O SR. ADEMIR ANDRADE (Bloco/PSB - PA. Pronuncia o seguinte discurso. Sem revisão do orador.) - Sr. Presidente, Senador Gilberto Mestrinho, tratarei de um assunto extremamente importante. Faço-o em razão de dois documentos que recebi de entidades comunitárias. Trata-se da autorização para o funcionamento de rádios comunitárias e das dificuldades criadas pelo Ministério das Comunicações para a sua instalação.  

Tanto a Associação Rádio Comunitária de Altamira, na cidade de Altamira, no Estado do Pará, quanto a Associação Comunitária de Comunicação e Cultura Pirangiense, na Cidade de Pirangi, no Estado de São Paulo, demonstram grande insatisfação e repúdio pela maneira ilegal e antidemocrática que o Governo Fernando Henrique trata essas entidades – apesar de todas as garantias estabelecidas na Constituição de 1988 e dos tratados e convênios internacionais assinados pelo Brasil.  
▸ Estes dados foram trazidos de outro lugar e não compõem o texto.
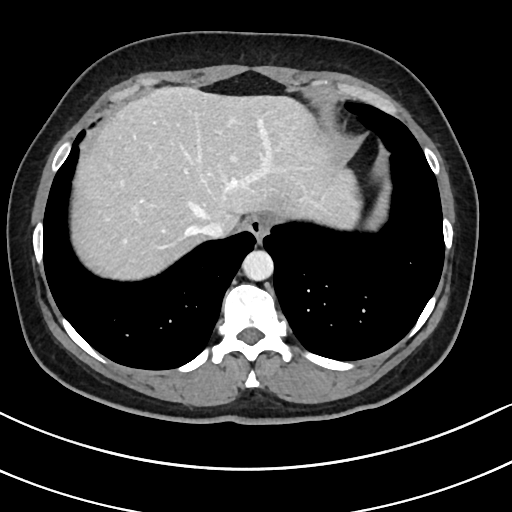
Abdominal CT; axial plane, index 184; 15 organs annotated in this scan (a whole-scan count: organs this slice does not pass through have no box)
Boxes: x1 y1 x2 y2 (pixel coords, space-separated).
Organ bounding boxes:
- aorta: 242 250 273 280
- inferior vena cava: 198 225 226 237
- esophagus: 244 216 269 242
- liver: 71 86 359 279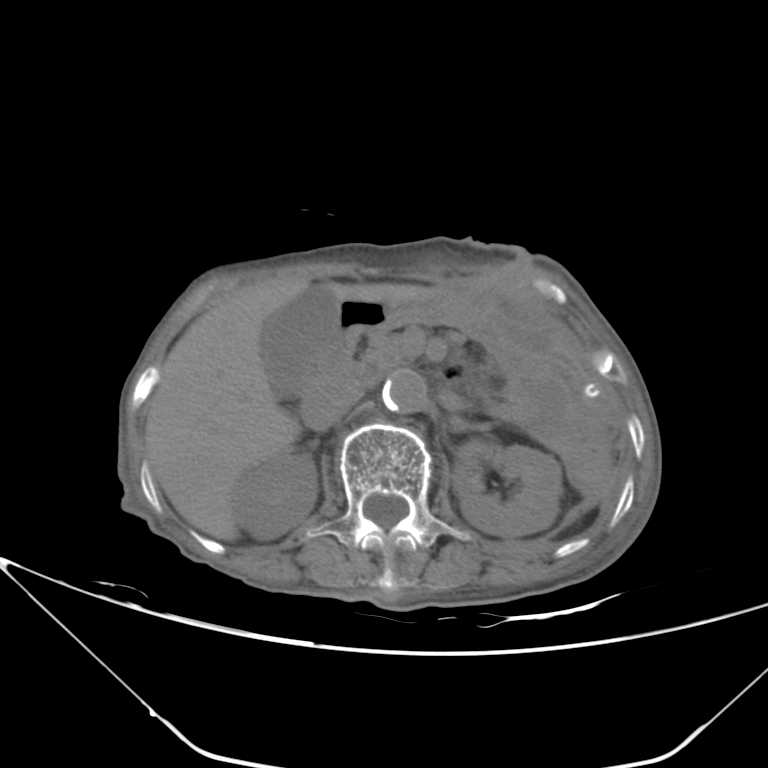 CT abdomen · Axial slice 63/88 · 80-year-old female patient
{"organs":{"right kidney":[233,452,317,539],"left kidney":[452,440,562,537],"gall bladder":[260,284,338,397],"liver":[144,276,434,540],"stomach":[379,287,614,419],"aorta":[382,371,425,412],"inferior vena cava":[305,380,364,431],"pancreas":[353,333,406,374],"duodenum":[299,299,389,415]}}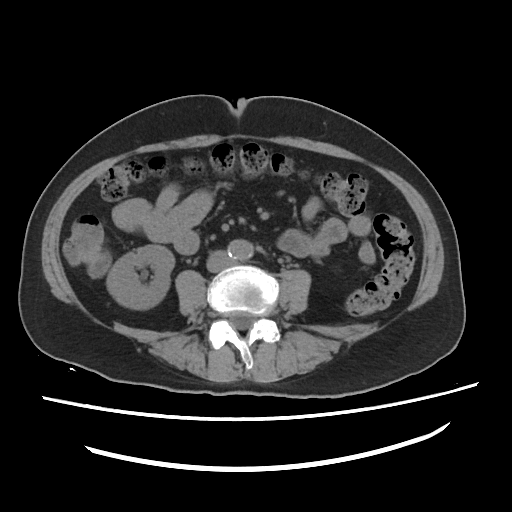
Computed tomography, abdomen · axial view · 512x512 px · 61-year-old female patient · Aquilion ONE scanner
Box edges are left/top/right/bottom in pixels. Labeled organs on this slice: right kidney at left=106, top=245, right=174, bottom=309, aorta at left=228, top=240, right=253, bottom=260, inferior vena cava at left=206, top=250, right=233, bottom=272.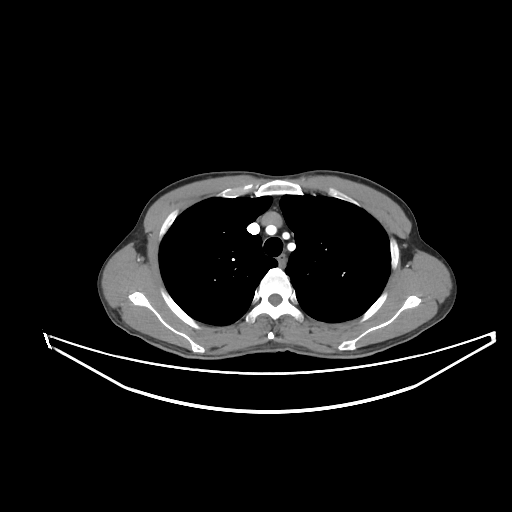

Chest-level CT slice, above the liver and spleen; axial view; 512x512 px; Aquilion ONE scanner
At this level of the chest this dataset labels only the esophagus and the aorta, and each is boxed only where it is labeled; the heart and lungs are never labeled. Box edges are left/top/right/bottom in pixels. Labeled organs on this slice: esophagus at left=279, top=253, right=285, bottom=268.

O que vem ocorrendo com as rádios comunitárias neste País não é um fato isolado, tampouco fruto de clientelismo político ou de um mero engavetamento de processo administrativo. Trata-se efetivamente de algo mais sério, de uma filosofia de trabalho e de orientação do próprio Governo Fernando Henrique, que é proteger os ricos e menosprezar os pobres. É impossível a existência real da democracia sem a liberdade de imprensa, sem a liberdade de idéias, sem a livre circulação de jornais, sem o funcionamento de rádios e de televisões – enfim, de todos os meios de comunicação.  

O Brasil de hoje vive mais uma de suas enormes incongruências e paradoxos: aparentemente, temos jornais, rádios e televisões livres, no entanto, a grande maioria do povo brasileiro, a grande maioria dos discriminados socialmente também são discriminados por uma estrutura perversa dos meios de comunicação social.  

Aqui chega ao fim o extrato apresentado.